Where we obtain the user's consent for processing personal data, Article 6 (1) (a) of the EU General Data Protection Regulation (GDPR) serves as the legal basis.
For the processing of personal data necessary for the performance of a contract to which the user is a party or for the implementation of pre-contractual measures, Article 6 (1) (b) GDPR serves as the legal basis.
Where processing of personal data is necessary for compliance with a legal obligation to which our company is subject, Article 6 (1) (c) GDPR serves as the legal basis.
Where processing of personal data is necessary to protect the vital interests of the user or of another natural person, Article 6 (1) (d) GDPR serves as the legal basis.
Where processing of personal data is necessary for the purposes of legitimate interests pursued by our company or by a third party and the interests, fundamental rights, and freedoms of the user do not outweigh the former interest, Article 6 (1) (f) GDPR serves as the legal basis for processing.
2.3. Deletion of Data and Storage Duration
Unless otherwise regulated in the following sections of this data protection statement, the following shall apply:
Personal data of the user will be deleted or blocked as soon as the purpose of storage no longer applies. Storage may also take place if this is provided for by the European or national legislator in Union regulations, laws, or other provisions to which the controller is subject. Data will also be blocked or deleted when a storage period prescribed by the aforementioned standards expires, unless there is a necessity for further storage of the data for conclusion of a contract or fulfillment of a contract.
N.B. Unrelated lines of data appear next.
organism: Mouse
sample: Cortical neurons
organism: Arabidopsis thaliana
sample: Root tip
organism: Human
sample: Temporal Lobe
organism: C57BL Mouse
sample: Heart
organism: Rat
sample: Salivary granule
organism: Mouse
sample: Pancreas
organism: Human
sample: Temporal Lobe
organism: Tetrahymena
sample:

2.4. Marketing and Promotion of Our Offer
We may use personal data to provide tailored content and advertising, to the extent permitted by applicable law. This may include email campaigns and personalized and custom audience advertising. However, we will not use or disclose health and fitness data for advertising or marketing purposes.
3 Data entered by the user in the app:
3.1. Description and scope of data processing
To be able to use the app, the user must provide the following information:
Age
Gender
Training level (i.e. performance data for various exercises)
Training goal
Body weight
Body height
Training frequency
Muscle focus
Furthermore, we store the user's training data (locally on the user's device) to a) present the training progress and b) provide appropriate suggestions for the future training plan. These training data include, for example, the following:
(1) Set number (2) Repetition number (3) Weight
3.2. Legal basis for data processing
The legal basis for processing the personal data entered by the user in the app is Art. 6 para. 1 lit. b GDPR, as the collection of this data is necessary for the performance of a contract to which the user is a party or for the implementation of pre-contractual measures.
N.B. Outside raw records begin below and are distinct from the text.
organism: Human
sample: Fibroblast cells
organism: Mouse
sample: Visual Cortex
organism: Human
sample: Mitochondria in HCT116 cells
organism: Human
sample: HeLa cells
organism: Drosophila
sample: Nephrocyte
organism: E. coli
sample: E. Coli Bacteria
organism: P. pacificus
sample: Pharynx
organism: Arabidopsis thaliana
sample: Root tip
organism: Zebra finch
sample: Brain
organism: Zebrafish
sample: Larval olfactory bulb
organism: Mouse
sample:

3.3. Purpose of data processing
We store data entered by the user in the app:
(1) to authenticate access to the app account; (2) to create a personalized training plan; (3) to provide training analyses, statistics, and progress reports and give the user the ability to evaluate their training; (4) to be able to respond to possible requests from the user, conduct investigations, and resolve service problems; (5) to meet our business requirements; (6) to improve and analyze the performance and use of our website/app and content; (7) to conduct analyses for the further development of our offerings and to enable the user to have an even better experience when using them.
We process the user's data in accordance with all applicable laws and regulations and to fulfill our obligations. If we deem it necessary to investigate possible cases of fraud or other violations of our terms and conditions or this privacy policy, we will process the user's data.
3.4. Duration of storage
The data will be deleted as soon as they are no longer necessary for the purpose of their collection. This is the case, for example, when the user deletes their account.
3.5. Right to object and remove data
If the user deletes their account, all of their data will be deleted.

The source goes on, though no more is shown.